In an irony of epic proportions, we observed that an IoT #botnet variant, #Owari, which relies on default/weak credentials to hack IoT devices was itself using default credentials in its cnc server, allowing read/write access to the hacker's database.https://t.co/GYcjQFGI8a pic.twitter.com/DyQL9UmGcX

— Ankit Anubhav (@ankit_anubhav) June 4, 2018

Исследователь пишет, что операторы некоторых из версий ботнета Owari, который построен на базе известного вредоноса Mirai и атакует IoT-устройства с учетными данными по умолчанию, ничему не научились у своих жертв. К примеру, владельцы одного ботнета разместили свой управляющий сервер по адресу 80[.]211[.]232[.]43. Там специалисты без труда обнаружили открытый порт 3600, по умолчанию используемый MySQL БД. Как оказалось, в качестве логина и пароля для БД атакующие выбрали банальное сочетание root/root.
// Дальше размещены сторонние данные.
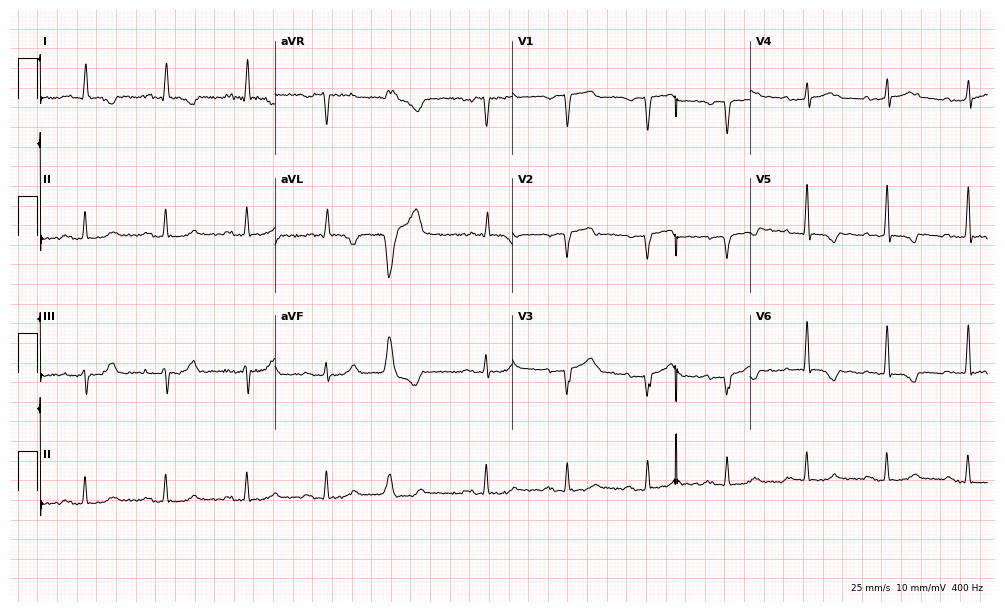
ECG (9.7-second recording at 400 Hz) — a 63-year-old male patient. Screened for six findings — first-degree AV block, right bundle branch block (RBBB), left bundle branch block (LBBB), sinus bradycardia, atrial fibrillation (AF), sinus tachycardia — none is recorded. Findings outside these six are not listed.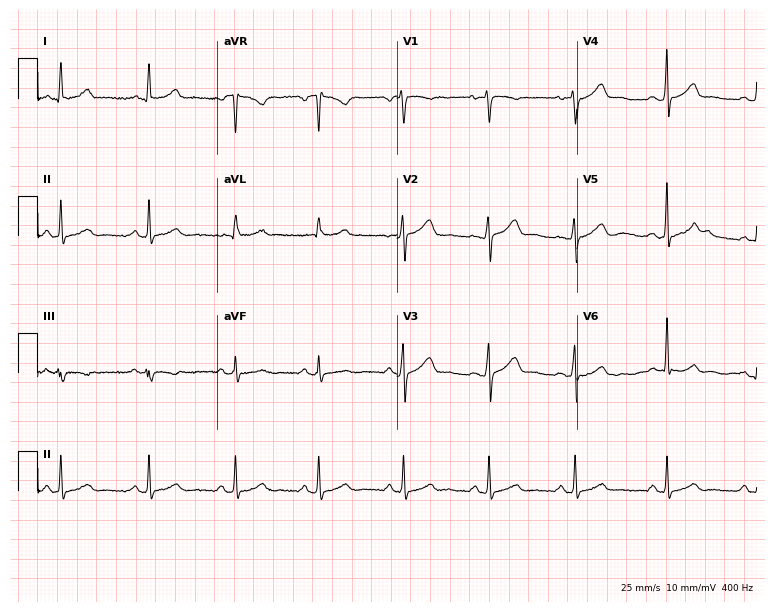
12-lead ECG from a woman, 18 years old. No first-degree AV block, right bundle branch block, left bundle branch block, sinus bradycardia, atrial fibrillation or sinus tachycardia recorded for this tracing.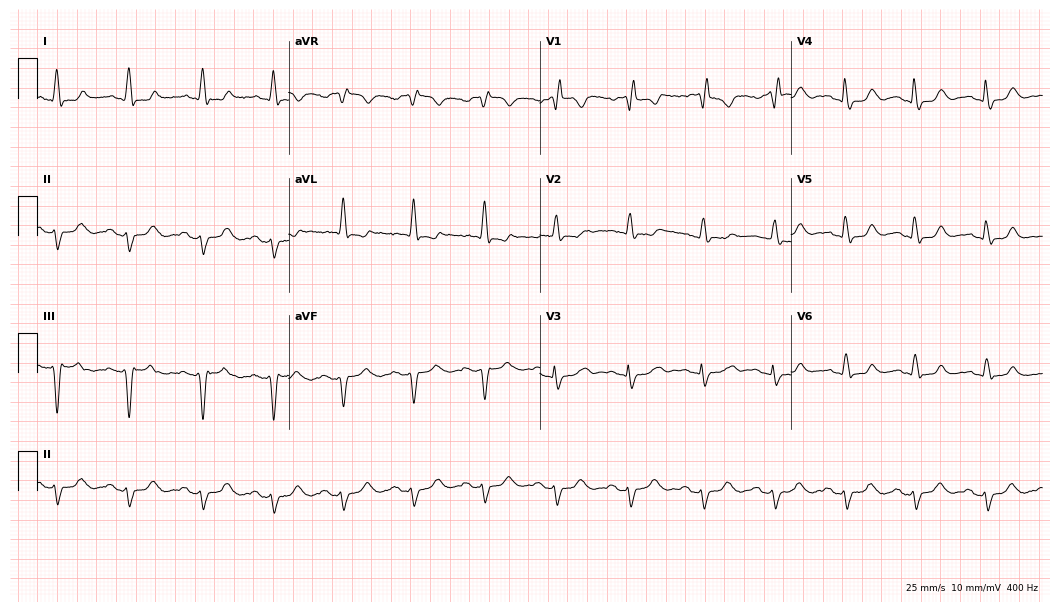
ECG (10.2-second recording at 400 Hz) — a 74-year-old female patient. Findings include right bundle branch block.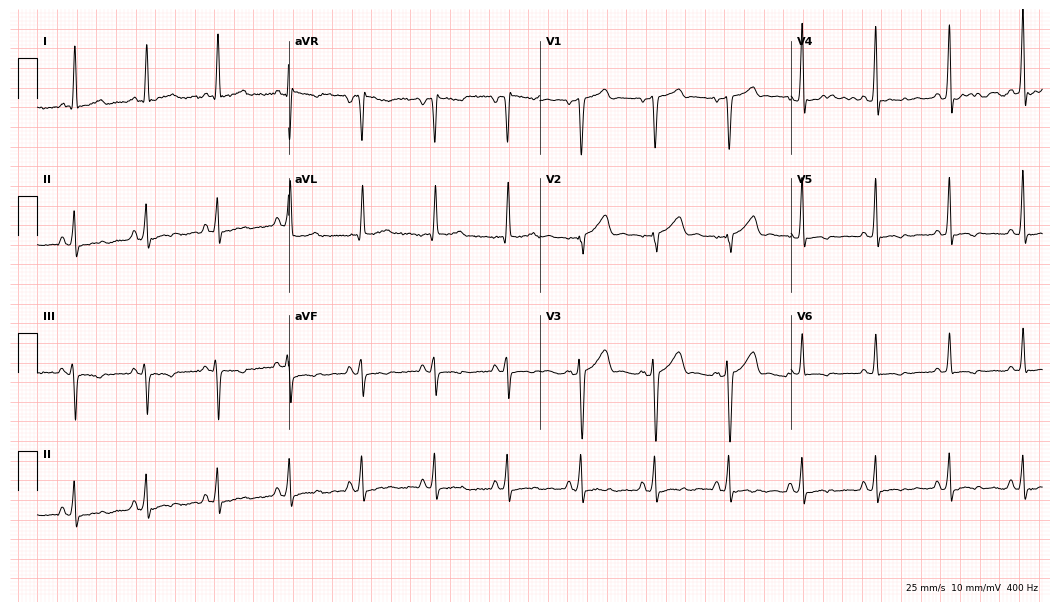
12-lead ECG from a male patient, 57 years old (10.2-second recording at 400 Hz). No first-degree AV block, right bundle branch block (RBBB), left bundle branch block (LBBB), sinus bradycardia, atrial fibrillation (AF) or sinus tachycardia recorded for this tracing.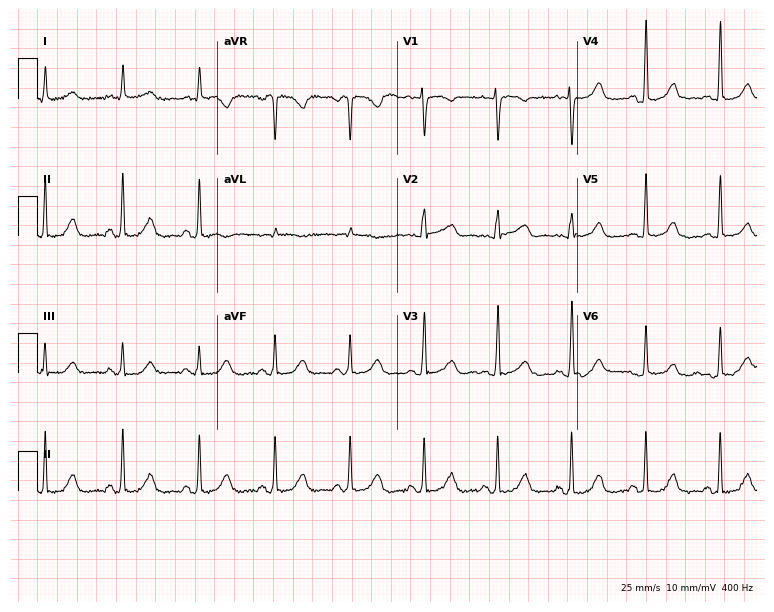
Resting 12-lead electrocardiogram (7.3-second recording at 400 Hz). Patient: a female, 72 years old. None of these six findings is recorded: first-degree AV block, right bundle branch block (RBBB), left bundle branch block (LBBB), sinus bradycardia, atrial fibrillation (AF), sinus tachycardia. Only these six findings were labelled.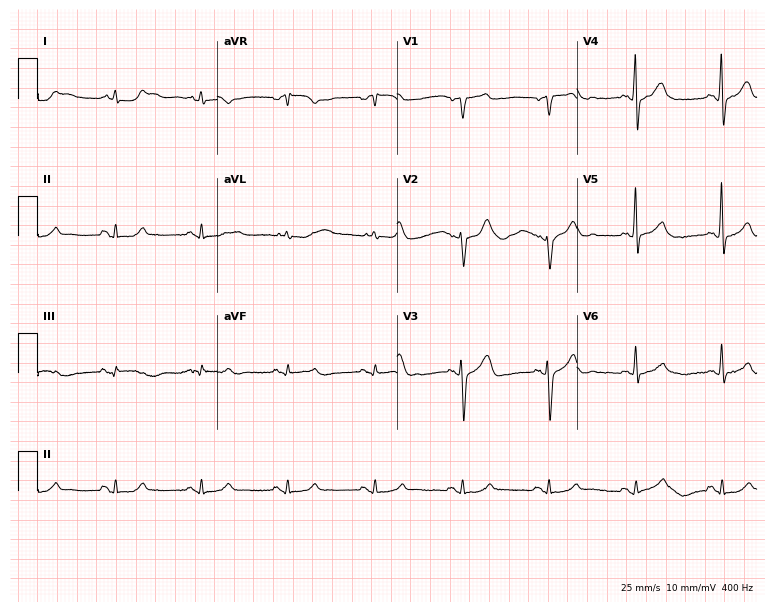
Standard 12-lead ECG recorded from a 60-year-old male (7.3-second recording at 400 Hz). None of these six findings is recorded: first-degree AV block, right bundle branch block, left bundle branch block, sinus bradycardia, atrial fibrillation, sinus tachycardia. Other findings, if any, are not listed.

В результате Анубхав и его коллеги смогли изучить «изнанку» ботнета. Они получили доступ к информации о зараженных устройствах, авторах ботнета и даже их клиентах, которые арендовали скомпрометированные устройства для проведения DDoS-атак. Информация о самих атаках, их длительности, целях и количестве доступных ботов, так же стала известная исследователям.

Эксперт рассказывает, что это далеко не уникальный случай. Так, еще один командный сервер Owari-ботнета, расположенный по адресу 80[.]211[.]45[.]89, точно так же использовал MySQL и комбинацию root/root в качестве учетных данных.

В настоящее время оба вышеупомянутых управляющих сервера уже ушли в оффлайн, однако Анубхав пишет, что это обычная практика. Такие серверы в целом не «живут» долго, так как их адреса довольно быстро попадают во всевозможные черные списки, и операторы малвари регулярно меняют IP.

Вероятнее всего, обнаруженные исследователем ботнеты не просуществуют долго. Дело в том, что любой grayhat или whitehat может «положить» такой ботнет, получив доступ к C&C-серверу, а конкурирующие blackhat’ы могут и вовсе воспользоваться возможностью и присвоить чужих ботов себе.